Genevieve Rose Cline (July 27, 1877 – October 25, 1959) was a judge of the United States Customs Court (now the Court of International Trade) and the first woman to serve in the United States federal judiciary, serving as an Article I federal judge.

==Education and career==

Born on July 27, 1877, in Warren, Ohio, Cline was the daughter of Edward B. Cline and Mary A. (Fee) Cline. She graduated from Warren High School and attended Cleveland's Spencerian Business College. She later attended Oberlin College, then transferred to Baldwin Wallace College, from which she graduated with a Bachelor of Laws (LL.B.) degree in 1921.

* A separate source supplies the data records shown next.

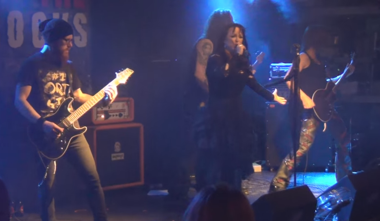 Dark Sarah en concierto
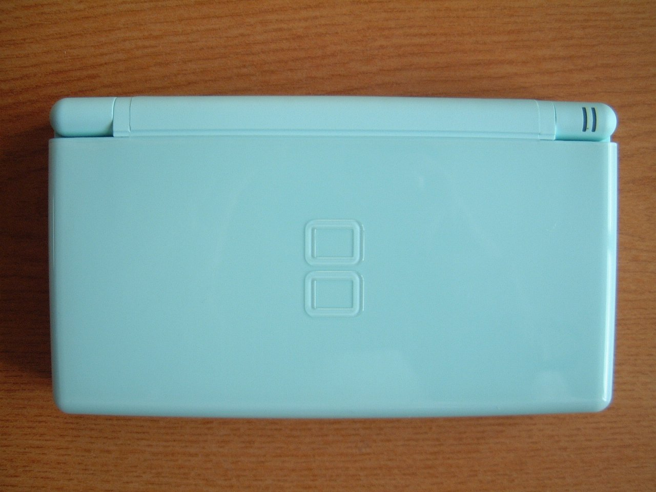 DS Lite 閉じ
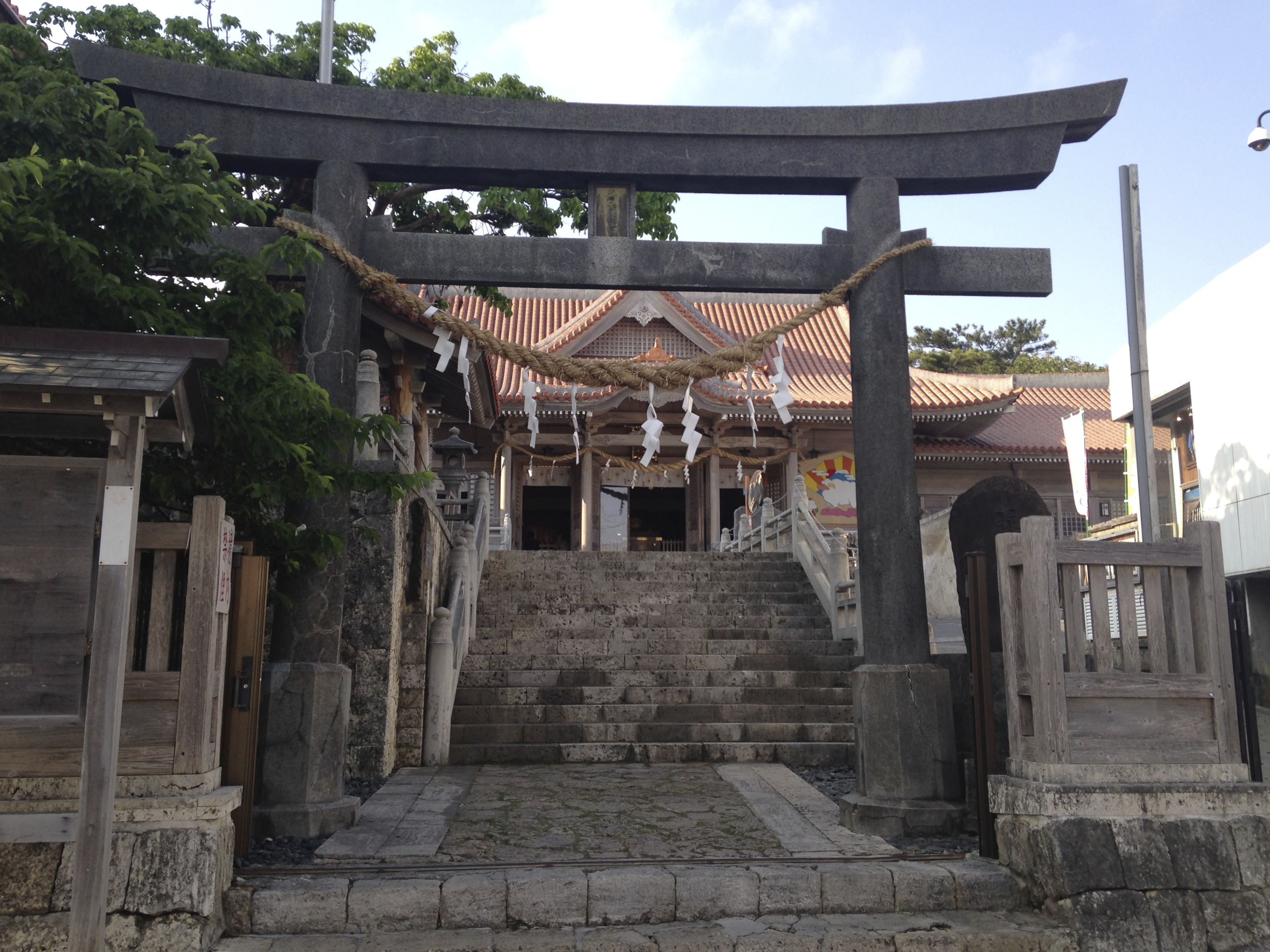 普天満宮の鳥居
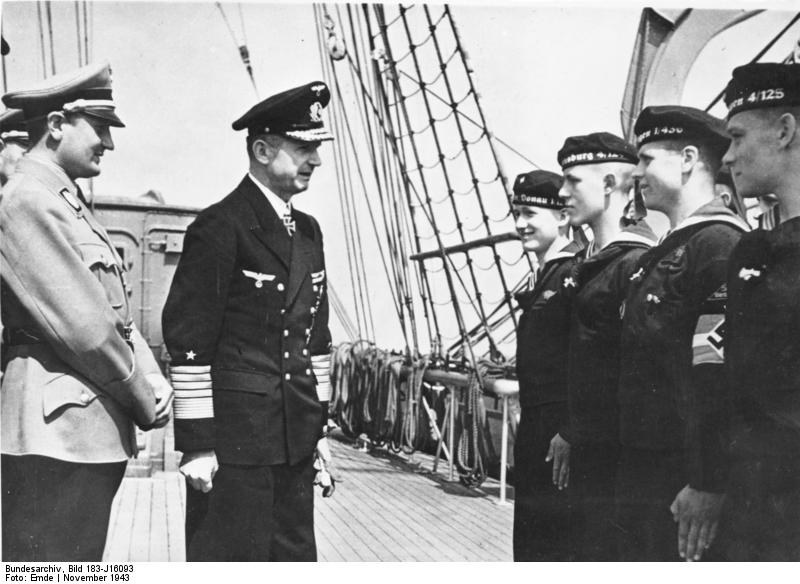 Die Filmschau der Hitlerjugend "Junges Europa" zeigt in ihrer neuen Folge die Sammlung von über 3.000 Schallplatten der Württembergischen Marine-HJ für unsere U-Bootfahrer. Eine hohe Ehrung für die eifrigen Sammler war ihre Begrüssung durch den Oberbefehlshaber der Kriegsmarine, Grossadmiral Dönitz, und Reichsjugendführer Axmann an Bord des Segelschulschiffes "Horst Wessel". Bei Abdruck nennen: Scherl Bilderdienst (Emde-RFF), 27.11.1943 [Herausgabedatum]
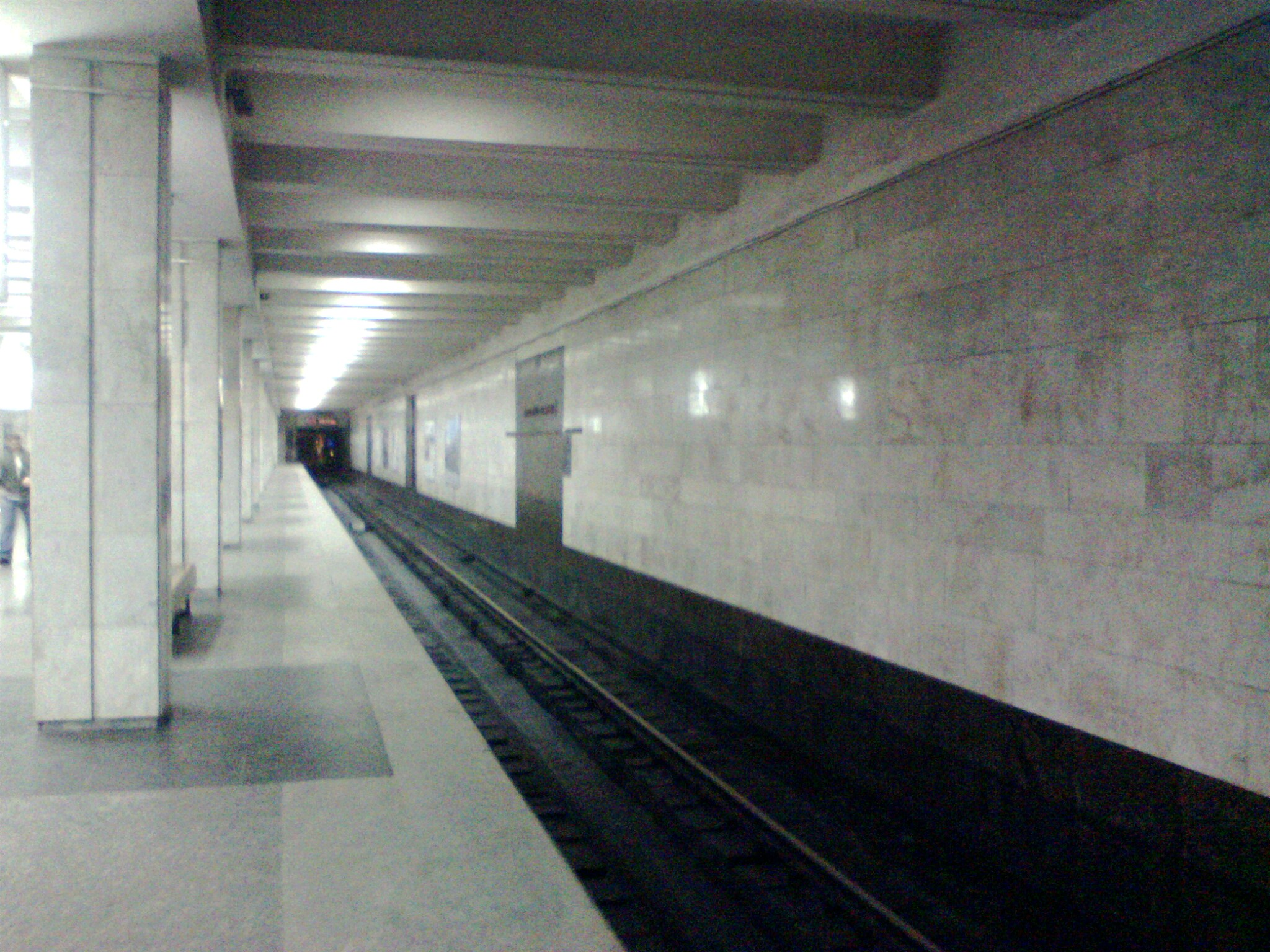 Posadochnaua platforma Gagarina
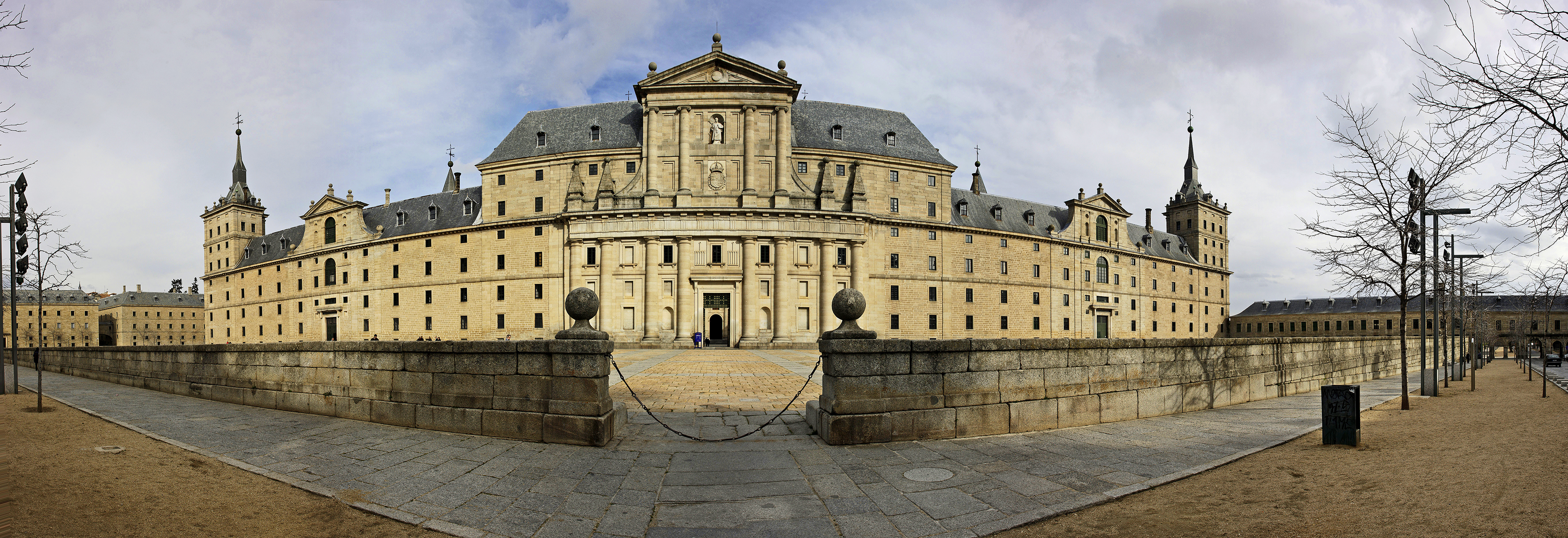 El Escorial, San Lorenzo del Escorial en la Comunidad de Madrid

During the 1910s, Cline served as President of the Cleveland Federation of Women's Clubs for six years, and was Chairman of the Ohio Federation of Women's Clubs for two years. She entered private practice in Cleveland, Ohio from 1921 to 1928. She was an appraiser of merchandise for the United States Department of the Treasury in Cleveland from 1922 to 1928, becoming the first women to hold such a post.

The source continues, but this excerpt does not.